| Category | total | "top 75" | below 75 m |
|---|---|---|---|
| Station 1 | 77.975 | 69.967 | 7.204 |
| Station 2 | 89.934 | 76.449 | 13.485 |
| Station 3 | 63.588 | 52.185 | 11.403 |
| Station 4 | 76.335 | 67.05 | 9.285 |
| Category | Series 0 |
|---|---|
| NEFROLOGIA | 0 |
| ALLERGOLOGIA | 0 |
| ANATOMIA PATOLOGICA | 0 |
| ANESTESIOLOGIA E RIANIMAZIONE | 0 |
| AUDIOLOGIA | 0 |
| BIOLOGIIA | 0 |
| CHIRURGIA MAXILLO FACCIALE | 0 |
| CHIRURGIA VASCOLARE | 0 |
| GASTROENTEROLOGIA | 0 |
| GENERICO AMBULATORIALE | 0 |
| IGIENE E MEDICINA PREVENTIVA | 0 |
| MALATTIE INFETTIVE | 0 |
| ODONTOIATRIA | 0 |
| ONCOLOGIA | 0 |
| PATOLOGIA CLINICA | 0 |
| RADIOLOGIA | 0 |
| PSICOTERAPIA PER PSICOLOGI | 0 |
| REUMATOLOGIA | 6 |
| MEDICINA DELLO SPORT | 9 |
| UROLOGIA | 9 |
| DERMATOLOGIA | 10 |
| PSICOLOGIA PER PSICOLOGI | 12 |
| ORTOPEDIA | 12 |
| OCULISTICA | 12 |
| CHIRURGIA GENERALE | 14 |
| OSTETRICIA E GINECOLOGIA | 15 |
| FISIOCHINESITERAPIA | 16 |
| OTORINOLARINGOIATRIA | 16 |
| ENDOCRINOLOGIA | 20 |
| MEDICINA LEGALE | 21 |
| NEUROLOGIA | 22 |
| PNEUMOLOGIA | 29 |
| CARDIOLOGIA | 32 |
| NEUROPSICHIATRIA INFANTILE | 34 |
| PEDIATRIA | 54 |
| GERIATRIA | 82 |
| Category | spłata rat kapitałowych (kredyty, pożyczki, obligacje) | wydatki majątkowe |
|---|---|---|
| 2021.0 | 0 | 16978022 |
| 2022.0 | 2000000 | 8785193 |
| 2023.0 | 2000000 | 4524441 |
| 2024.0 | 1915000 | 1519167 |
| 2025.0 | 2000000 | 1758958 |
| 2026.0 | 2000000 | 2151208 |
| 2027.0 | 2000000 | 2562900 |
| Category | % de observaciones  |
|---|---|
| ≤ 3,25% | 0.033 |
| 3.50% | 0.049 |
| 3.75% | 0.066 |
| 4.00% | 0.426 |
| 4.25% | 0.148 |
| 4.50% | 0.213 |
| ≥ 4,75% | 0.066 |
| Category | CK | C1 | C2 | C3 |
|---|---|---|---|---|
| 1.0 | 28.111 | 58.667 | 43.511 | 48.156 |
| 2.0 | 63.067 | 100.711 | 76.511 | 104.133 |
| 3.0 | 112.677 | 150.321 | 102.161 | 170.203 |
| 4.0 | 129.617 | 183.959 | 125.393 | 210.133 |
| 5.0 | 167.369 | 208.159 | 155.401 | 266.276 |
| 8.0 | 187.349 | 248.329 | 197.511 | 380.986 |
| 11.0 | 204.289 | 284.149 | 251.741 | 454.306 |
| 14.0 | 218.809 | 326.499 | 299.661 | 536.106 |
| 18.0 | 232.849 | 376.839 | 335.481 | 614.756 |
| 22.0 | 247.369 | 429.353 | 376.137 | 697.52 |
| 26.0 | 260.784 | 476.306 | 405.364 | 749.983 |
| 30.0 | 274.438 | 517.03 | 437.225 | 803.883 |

--

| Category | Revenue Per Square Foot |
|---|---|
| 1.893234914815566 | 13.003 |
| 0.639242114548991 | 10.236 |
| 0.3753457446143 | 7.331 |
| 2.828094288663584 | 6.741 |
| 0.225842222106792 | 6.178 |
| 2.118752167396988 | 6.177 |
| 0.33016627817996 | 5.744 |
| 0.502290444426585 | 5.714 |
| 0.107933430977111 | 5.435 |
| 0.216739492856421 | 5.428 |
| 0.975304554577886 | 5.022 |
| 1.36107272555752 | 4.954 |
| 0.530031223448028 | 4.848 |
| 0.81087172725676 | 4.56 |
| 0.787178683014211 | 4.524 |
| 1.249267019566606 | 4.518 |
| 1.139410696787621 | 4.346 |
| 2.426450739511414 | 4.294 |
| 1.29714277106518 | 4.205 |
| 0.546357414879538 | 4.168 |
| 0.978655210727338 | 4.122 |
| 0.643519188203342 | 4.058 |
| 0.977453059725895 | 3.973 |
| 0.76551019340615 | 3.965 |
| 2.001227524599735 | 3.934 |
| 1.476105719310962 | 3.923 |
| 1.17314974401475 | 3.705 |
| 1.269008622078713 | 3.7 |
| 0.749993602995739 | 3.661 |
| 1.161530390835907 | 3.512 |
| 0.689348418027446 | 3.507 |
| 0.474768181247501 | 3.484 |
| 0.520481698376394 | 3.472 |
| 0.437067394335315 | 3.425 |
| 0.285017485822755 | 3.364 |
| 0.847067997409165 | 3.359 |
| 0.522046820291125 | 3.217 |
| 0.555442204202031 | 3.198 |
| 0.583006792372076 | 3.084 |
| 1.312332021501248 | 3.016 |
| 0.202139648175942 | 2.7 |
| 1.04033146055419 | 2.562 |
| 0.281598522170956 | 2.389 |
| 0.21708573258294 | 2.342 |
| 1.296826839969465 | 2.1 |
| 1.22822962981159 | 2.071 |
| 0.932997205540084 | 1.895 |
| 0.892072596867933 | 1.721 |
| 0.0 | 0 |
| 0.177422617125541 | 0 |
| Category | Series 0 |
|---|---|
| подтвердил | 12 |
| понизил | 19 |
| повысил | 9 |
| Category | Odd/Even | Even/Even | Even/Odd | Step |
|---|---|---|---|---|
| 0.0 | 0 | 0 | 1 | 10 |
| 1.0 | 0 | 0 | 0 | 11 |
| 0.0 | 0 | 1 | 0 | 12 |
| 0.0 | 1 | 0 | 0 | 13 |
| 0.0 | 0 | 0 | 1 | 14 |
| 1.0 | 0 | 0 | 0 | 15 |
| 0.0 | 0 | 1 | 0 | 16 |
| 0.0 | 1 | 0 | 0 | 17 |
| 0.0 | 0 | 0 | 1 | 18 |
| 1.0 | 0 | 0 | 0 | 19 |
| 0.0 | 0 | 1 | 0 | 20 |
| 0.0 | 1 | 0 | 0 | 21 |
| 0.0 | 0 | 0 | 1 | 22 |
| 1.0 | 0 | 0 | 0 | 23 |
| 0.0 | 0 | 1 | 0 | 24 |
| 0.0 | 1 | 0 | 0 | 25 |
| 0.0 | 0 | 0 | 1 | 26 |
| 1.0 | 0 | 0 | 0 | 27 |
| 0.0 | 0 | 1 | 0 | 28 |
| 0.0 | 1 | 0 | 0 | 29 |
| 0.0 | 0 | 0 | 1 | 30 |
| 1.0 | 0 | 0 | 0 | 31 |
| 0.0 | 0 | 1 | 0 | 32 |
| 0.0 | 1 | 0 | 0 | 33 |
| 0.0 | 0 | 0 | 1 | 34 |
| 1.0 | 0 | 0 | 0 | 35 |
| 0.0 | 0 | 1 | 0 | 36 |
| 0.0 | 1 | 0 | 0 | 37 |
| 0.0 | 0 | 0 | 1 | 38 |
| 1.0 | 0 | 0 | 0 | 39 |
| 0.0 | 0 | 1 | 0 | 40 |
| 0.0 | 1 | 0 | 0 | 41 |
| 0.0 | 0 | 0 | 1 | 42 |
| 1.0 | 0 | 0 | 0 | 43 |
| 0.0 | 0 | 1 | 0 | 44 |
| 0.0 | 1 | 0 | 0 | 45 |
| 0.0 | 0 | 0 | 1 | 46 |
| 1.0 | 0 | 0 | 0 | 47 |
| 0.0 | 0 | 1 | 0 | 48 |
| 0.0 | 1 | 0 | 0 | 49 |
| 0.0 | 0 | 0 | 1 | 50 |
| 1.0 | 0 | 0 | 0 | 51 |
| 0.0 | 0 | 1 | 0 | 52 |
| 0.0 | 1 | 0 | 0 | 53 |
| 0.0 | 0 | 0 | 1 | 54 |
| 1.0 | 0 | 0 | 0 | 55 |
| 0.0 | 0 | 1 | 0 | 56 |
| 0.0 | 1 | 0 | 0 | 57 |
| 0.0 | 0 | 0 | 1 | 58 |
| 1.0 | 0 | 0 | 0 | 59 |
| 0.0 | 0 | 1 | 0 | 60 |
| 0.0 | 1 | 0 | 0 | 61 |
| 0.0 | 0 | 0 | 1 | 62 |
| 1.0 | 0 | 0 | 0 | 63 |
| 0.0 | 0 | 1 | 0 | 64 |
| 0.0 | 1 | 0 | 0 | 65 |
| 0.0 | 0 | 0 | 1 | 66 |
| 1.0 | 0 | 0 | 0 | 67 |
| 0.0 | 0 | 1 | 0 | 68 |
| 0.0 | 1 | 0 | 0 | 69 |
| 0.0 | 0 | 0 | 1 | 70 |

What you need to do:
Check each line of the data above for the word "PSICOLOGI" and copy the ones where it is found.

Exercise result:
| PSICOTERAPIA PER PSICOLOGI | 0 |
| PSICOLOGIA PER PSICOLOGI | 12 |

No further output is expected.